Increased Mental Health Conditions in Young Adults with Epilepsy

06/Aug/2020     HealthNeurosciences

Research has demonstrated a long standing relationship between chronic medical conditions and anxiety or other related mental health disorders which can worsen the outcomes of a disease and have a significant impact on the overall health of a patient.

At the Mater Centre for Neurosciences the Advanced Epilepsy Unit clinicians have recorded depression rates in over 30 per cent of their epilepsy patients within the first year of diagnosis.

Head of the Advanced Epilepsy Unit Associate Professor Sasha Dionisio said patients with epilepsy are particularly susceptible to mental health conditions due to the uncertain and debilitating impact of the condition.

“As epilepsy is most commonly diagnosed in childhood and adolescence, this is significantly impacting young adults as the condition affects their freedom to go out, ability to drive, formulate relationships and live independently,” Dr Dionisio said.

“Patients with epilepsy can feel stigmatised and withdraw from society which can lead to depression, anxiety and other mental health disorders. Depressive symptoms and episodes of anxiety are seen as serious triggers for seizures, if untreated they can worsen the condition. 

“They may also present as dissociative events—seizure like episodes not triggered by epileptic pathways. This then requires further invasive treatment complicating the way forward for the individual adding further stress and anxiety to their situation.”

Epilepsy Nurse Practitioner Peter Jones said treatment was complicated as not all medicines for depression are compatible with epilepsy medication and some can trigger further seizures.

“We work closely with our psychiatry colleagues to appropriately diagnose and treat these issues, we take a multidisciplinary approach to the treatment of epilepsy providing patients with clinical and mental health support where needed,” he said.

“The Advanced Epilepsy Unit has developed a range of different networks for patients to access support systems from mental health, NDIS funding, support groups and more.”
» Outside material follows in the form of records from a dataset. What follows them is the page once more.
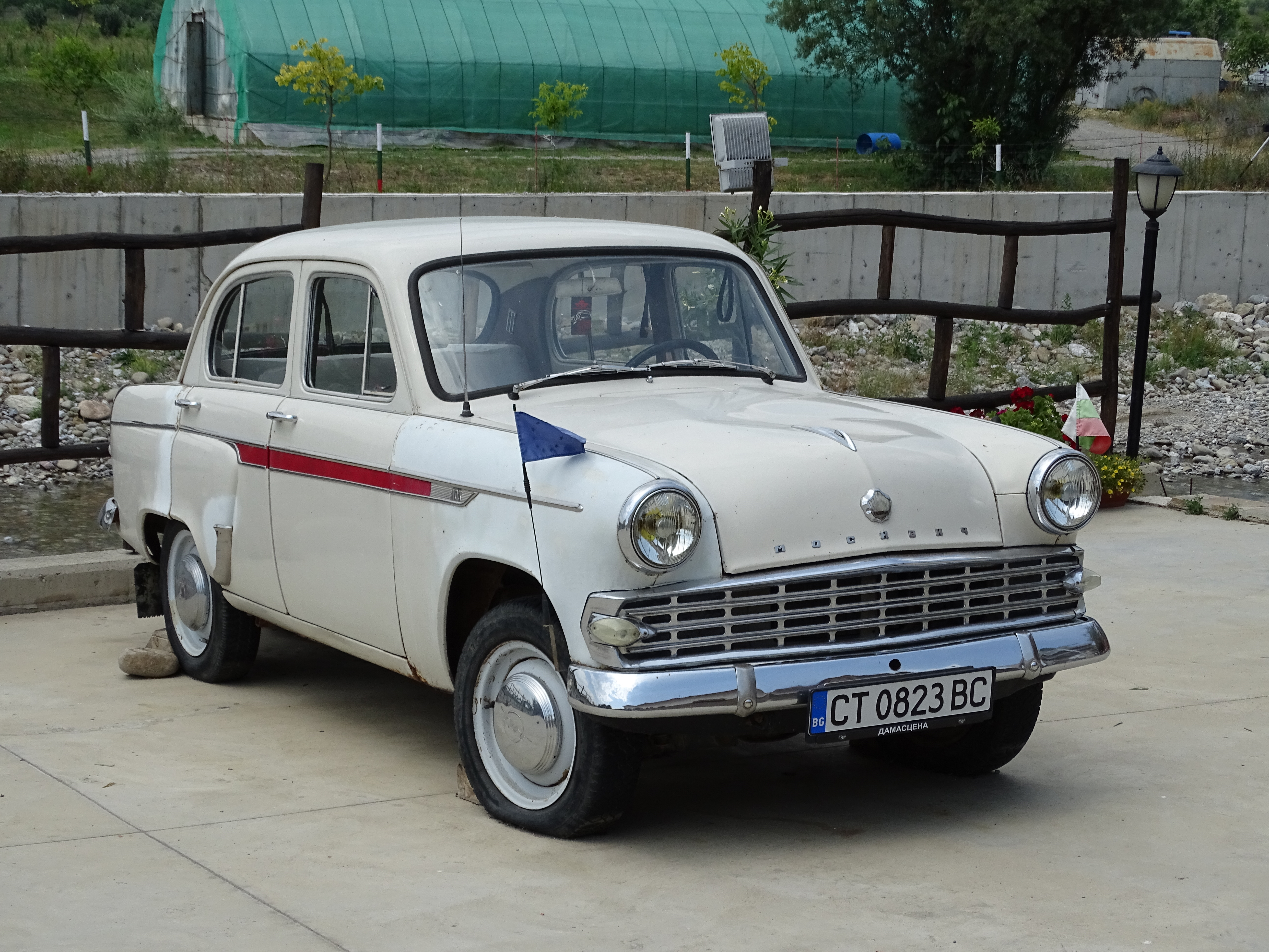 Een Moskvitch 403 op het Damascenadomein, Bulgarije.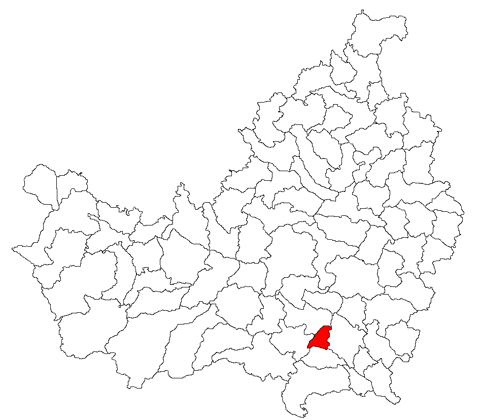 Comuna Sănduleşti, Cluj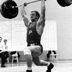 Jouni Kailajärvi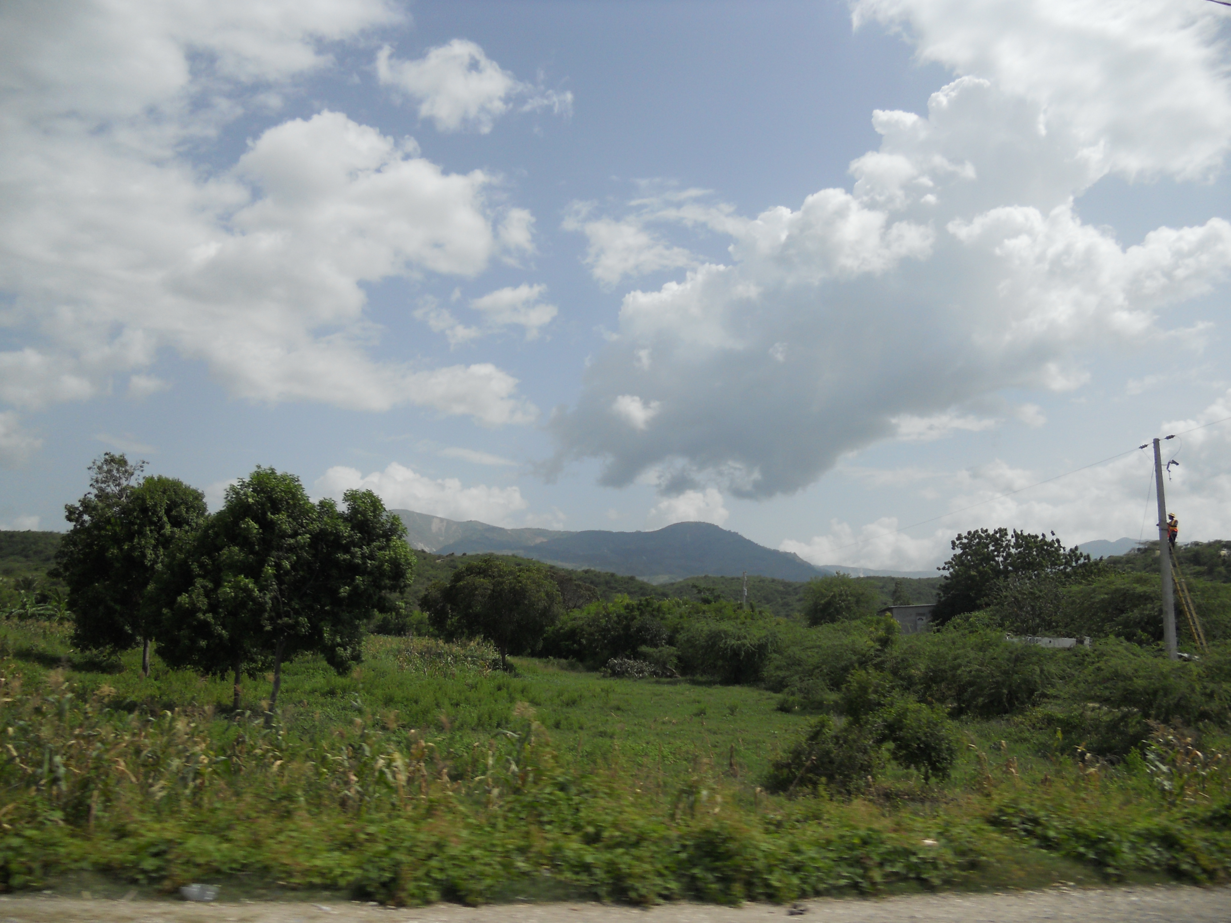 Route National #2, entre Leogane et Grand Goave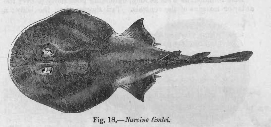 Narcine timlei (Bloch & Schneider, 1801)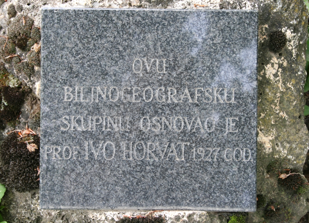 spomen ploča Ivi Horvatu, snimljeno u Botaničkom vrtu u Zagrebu.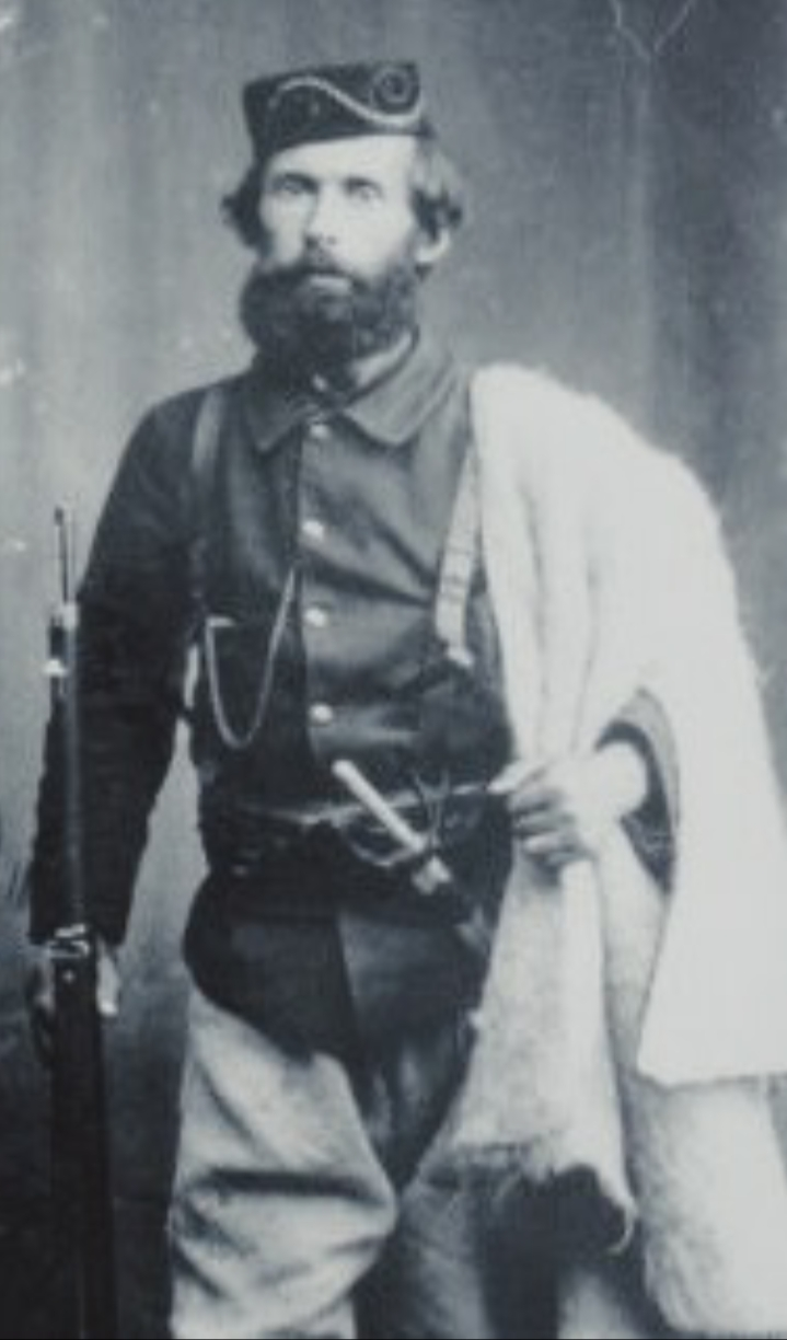 Mihal Grameno Ulusal Kiyafeti ile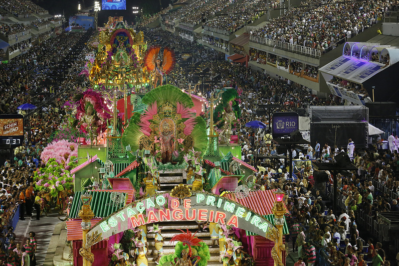 Desfile do Grupo Especial do Rio de Janeiro 2013 - Segundo Dia.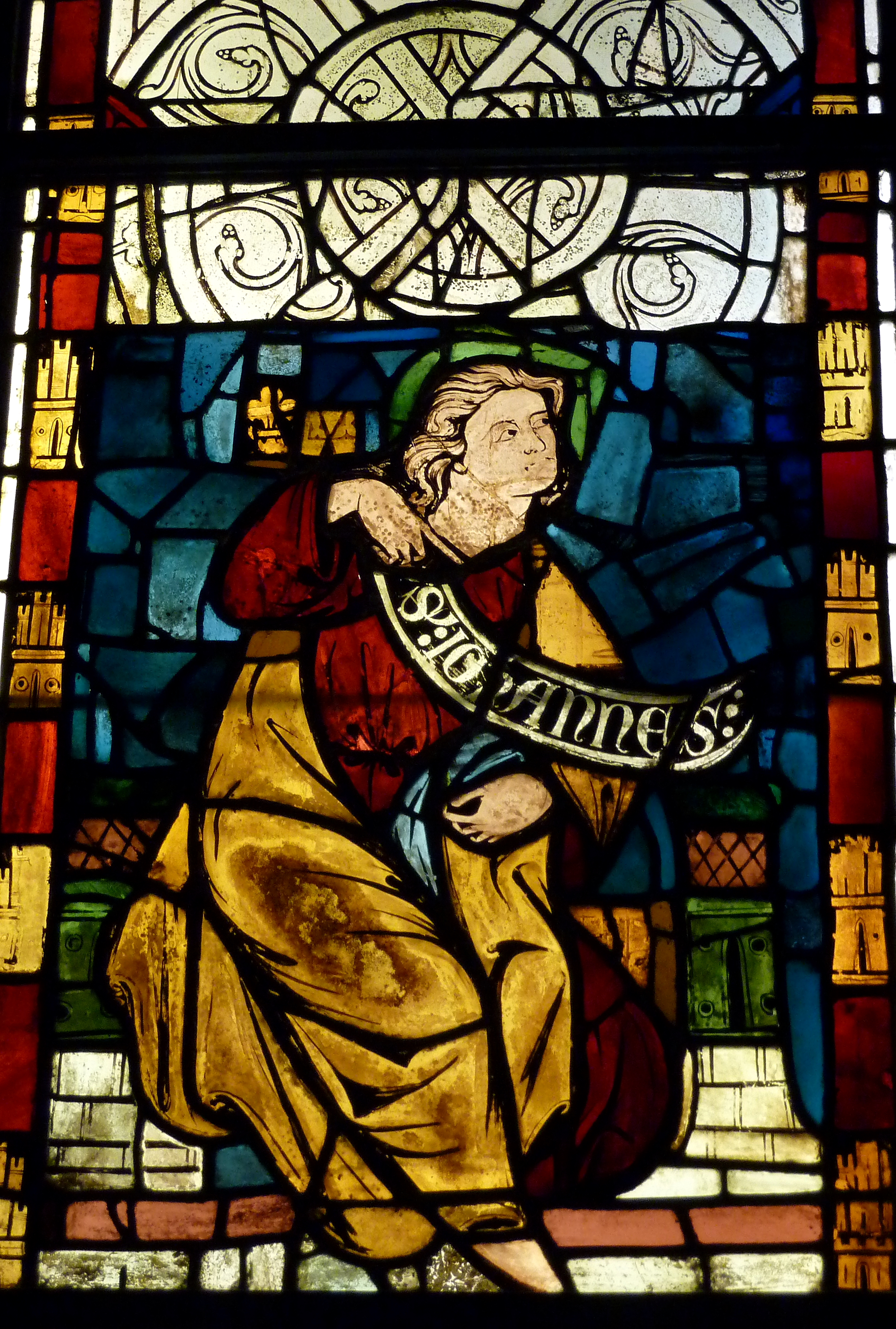 Bleiglasfenster im Musée National du Moyen Âge (Hôtel de Cluny) in Paris; Herkunft: Schlosskapelle in Rouen, vor 1270; Darstellung: Apostel Johannes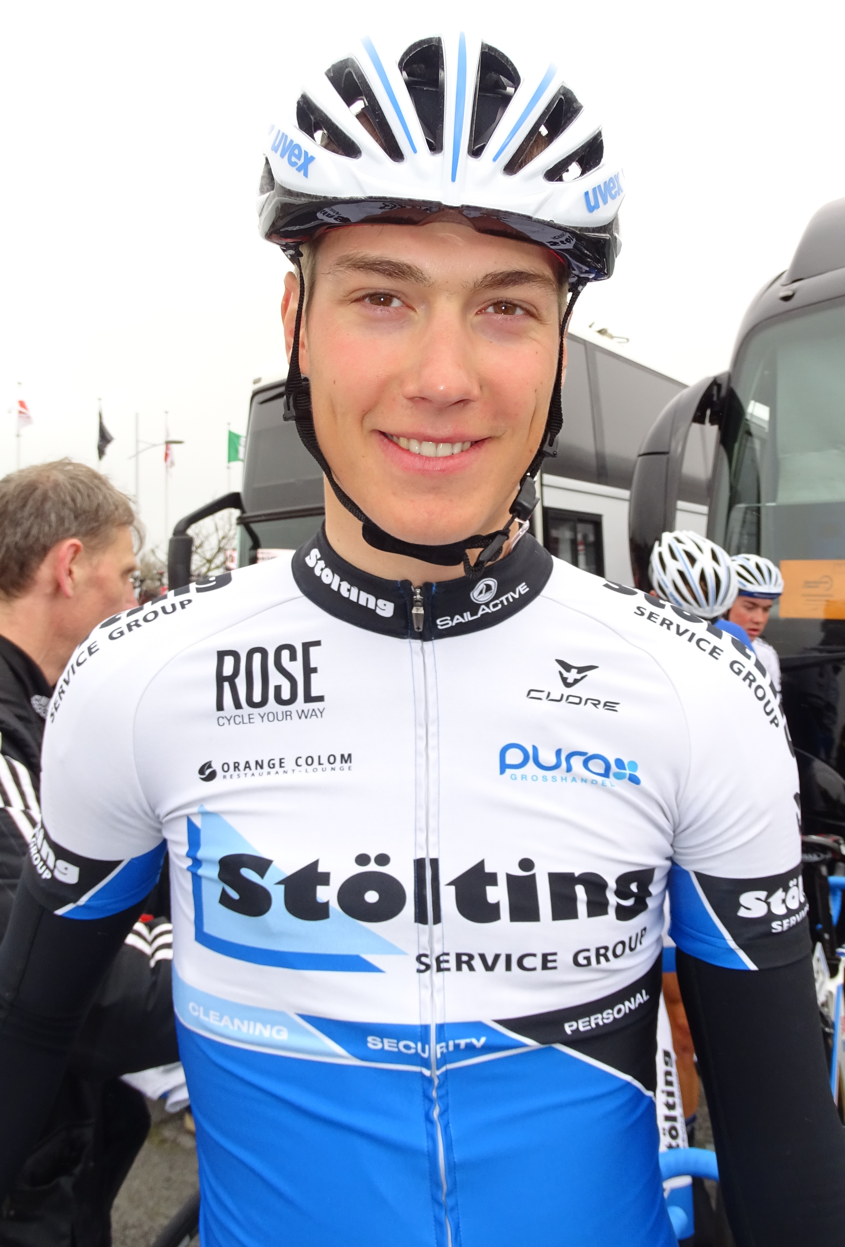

One such example of an internal support network is the Thrive program, designed to help patients impacted by chronic medical conditions which have affected their social development, everyday life skills and mental health, giving them the tools they need to be active members of society.

“Other networks within Mater include an established partnership with Epilepsy Queensland, art therapy and access to the Emotional Health Unit, however we are always looking for new ways in which we can support our patients on their journey,” Peter said.

Follow Up Data

  • 1 in 10 Australians with epilepsy will experience a seizure-related injury each year
  • 1 in 3 Australians living with epilepsy will sustain a seizure-related injury in their lifetime
  • The most common injuries include serious head injury, water immersion, accident while driving, burns, fractures and broken bones plus dental-related injuries.
  • 0ver 50 per cent of seizure-related injuries will prove dangerous to the head and brain (Australian Journal of Pharmacy)
  • People with epilepsy die at three times the rate of the general population and at an average age of 52, compared to the average life expectancy of 80 to 84 years of age (Epilepsy Tasmania)
  • In young adults, epilepsy is now the third most common health condition after diabetes, asthma, and is one of the top five avoidable causes of death among five to 29-year-olds.
  • A study from the Journal of the American Academy of Child and Adolescent Psychiatry (JAACAP) found young adults with chronic medical conditions (CMCs), including congenital heart disease, diabetes and epilepsy often develop anxiety disorders as a result of their illness.
  • When a patient meets diagnostic criteria for least one mental health condition and one chronic medical condition it is known as ‘mental-physical comorbidity’ where the outcomes of the disease can significantly worsen.